De forse remming is door de bestuurder van de Tesla ingezet door middel van bediening van het rempedaal. Uit de camerabeelden blijkt dat er ten behoeve van de verkeerssituatie geen
noodzaak was om een remming in te zetten. Uit analyse van de geregistreerde data van de Event Data Recorder kan worden opgemaakt dat de Tesla vijf seconden voor de botsing nog met een snelheid van 91 kilometer per uur reed. De Tesla wordt vervolgens volledig tot stilstand gebracht. 0,4 seconden voor de botsing is een voertuigsnelheid van 0 kilometer per uur geregistreerd (volledige stilstand). [11] Oftewel, de Tesla is in 4,6 seconden van 91 km/uur naar 0 teruggebracht door bediening van de rem. [12]

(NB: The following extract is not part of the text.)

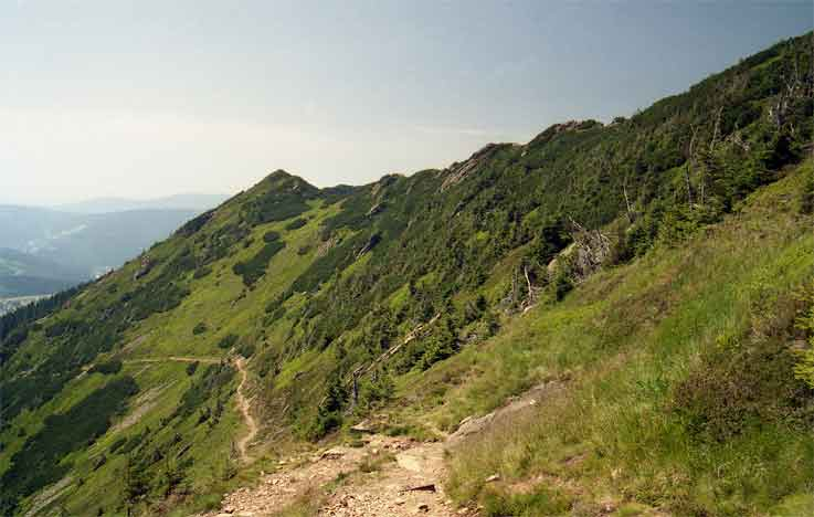 Úbočí Kozích hřbetů autor:Zp
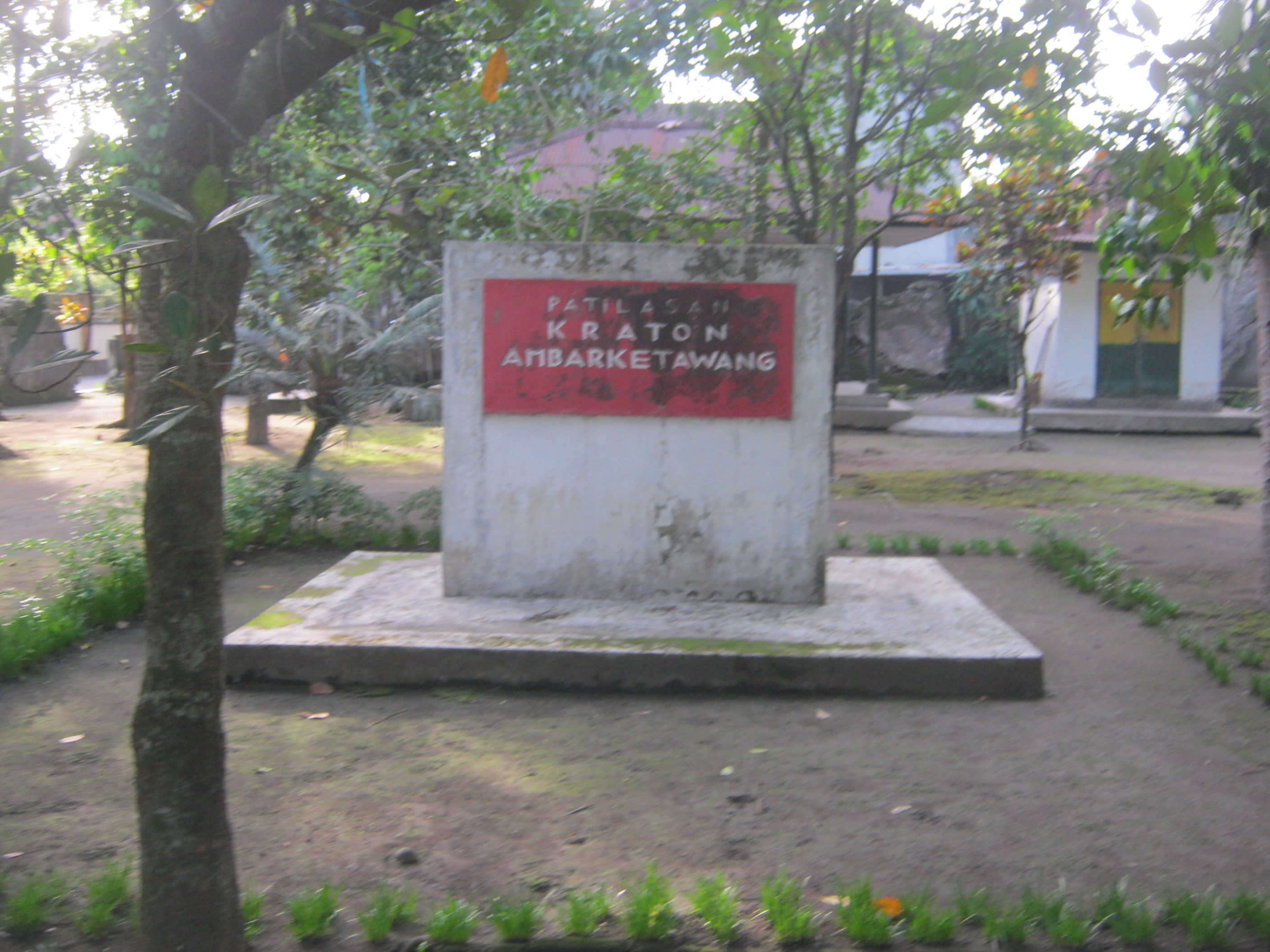 Pesanggrahan ini dibangun oleh Pangeran Mangkubumi dan sekarang dalam keadaan rusak

[slachtoffer 1] heeft ten gevolge van het ongeval onder meer het volgende letsel opgelopen: meerdere ribbreuken, bekkenbreuken, een breuk in het heiligbeen, breuken in twee rugwervels, een breuk van de schedel, een breuk van het rechter jukbeen met een bloeduitstorting in de oogkas en een breuk van de neus. [13] Zij is tweemaal geopereerd aan haar bekken waarbij een schroeffixatie heeft plaatsgevonden. [14]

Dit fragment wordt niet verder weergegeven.